[Opening Raw data section]

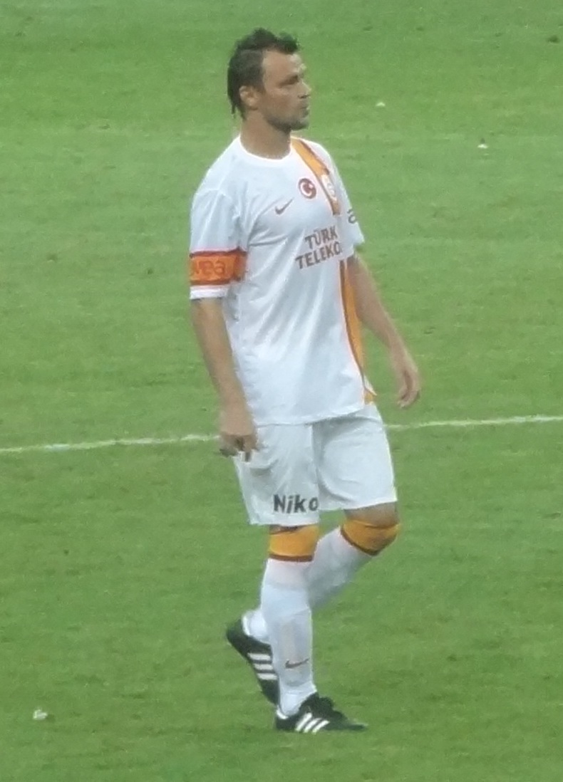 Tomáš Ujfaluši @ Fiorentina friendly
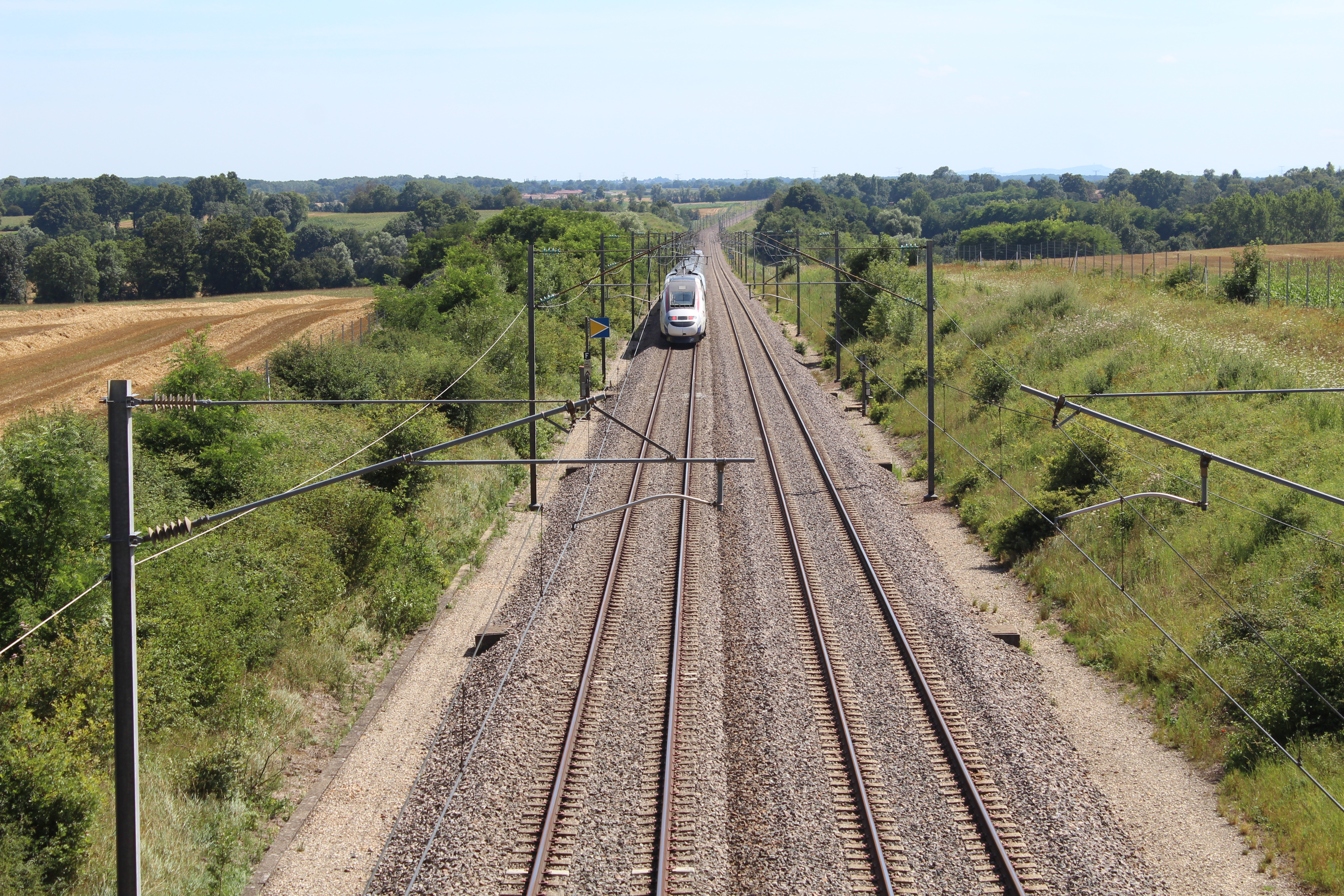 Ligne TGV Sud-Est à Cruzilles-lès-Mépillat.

[Closing Raw data section]
[Opening Raw data section]

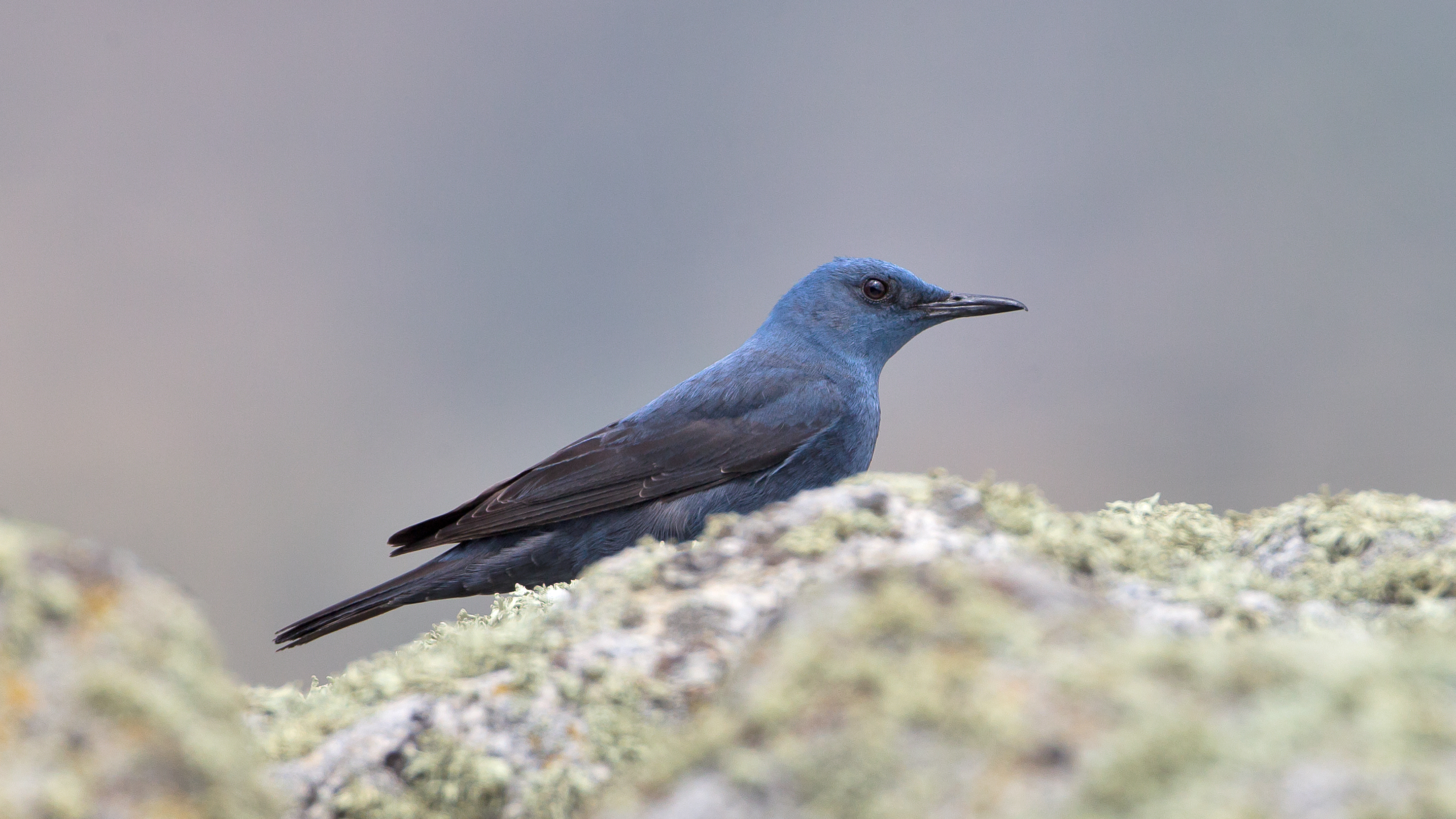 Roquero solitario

[Closing Raw data section]
[Opening Raw data section]

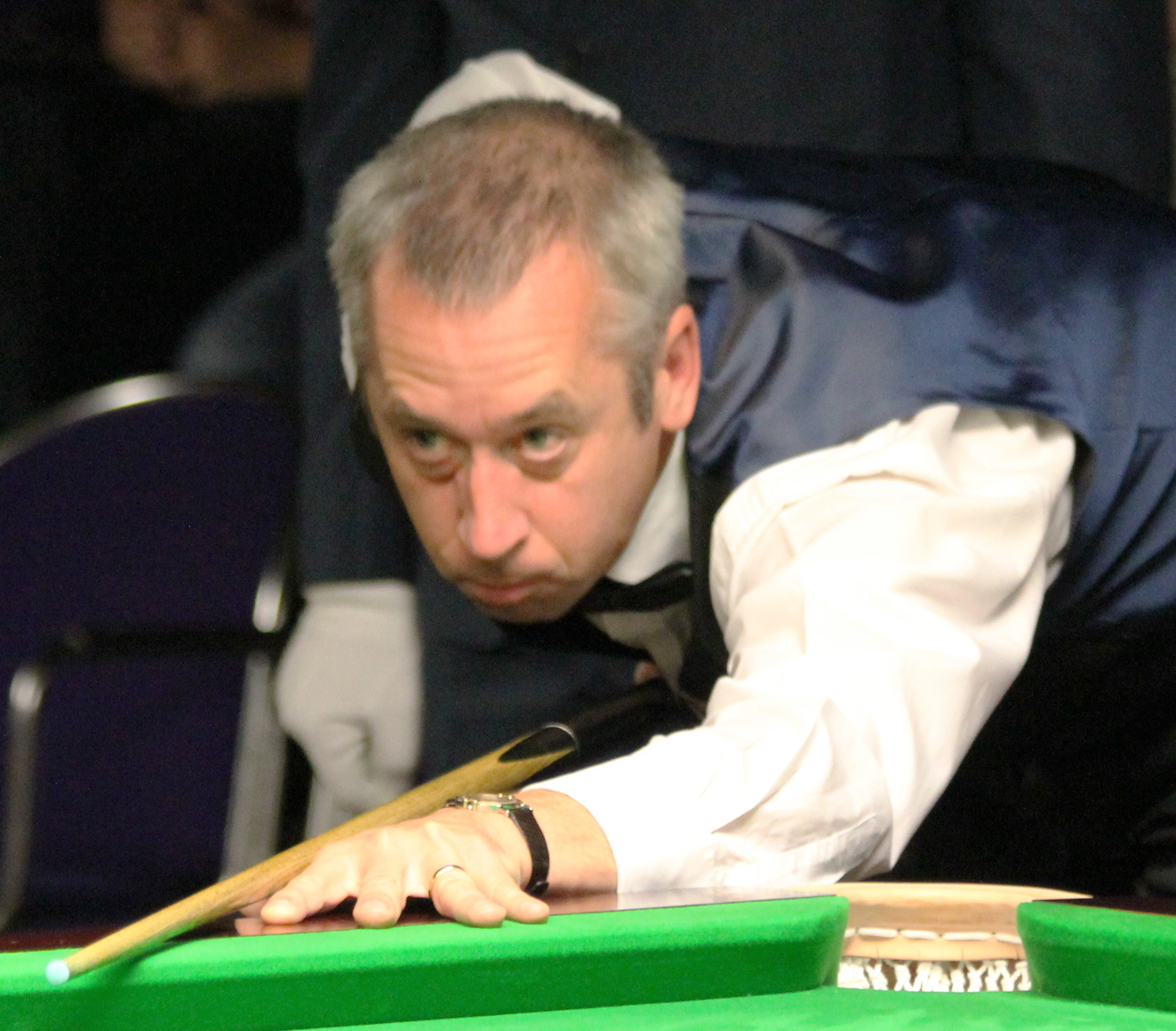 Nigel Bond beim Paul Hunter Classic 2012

[Closing Raw data section]

• What the task asks: Within the listing above, the lines starting at the one containing "Tomáš Ujfaluši @ Fiorentina friendly" and ending at the one containing "Ligne TGV Sud-Est à Cruzilles-lès-Mépillat." are to be returned exactly. Omit the pictures.

• Response to the exercise:
 Tomáš Ujfaluši @ Fiorentina friendly
 Ligne TGV Sud-Est à Cruzilles-lès-Mépillat.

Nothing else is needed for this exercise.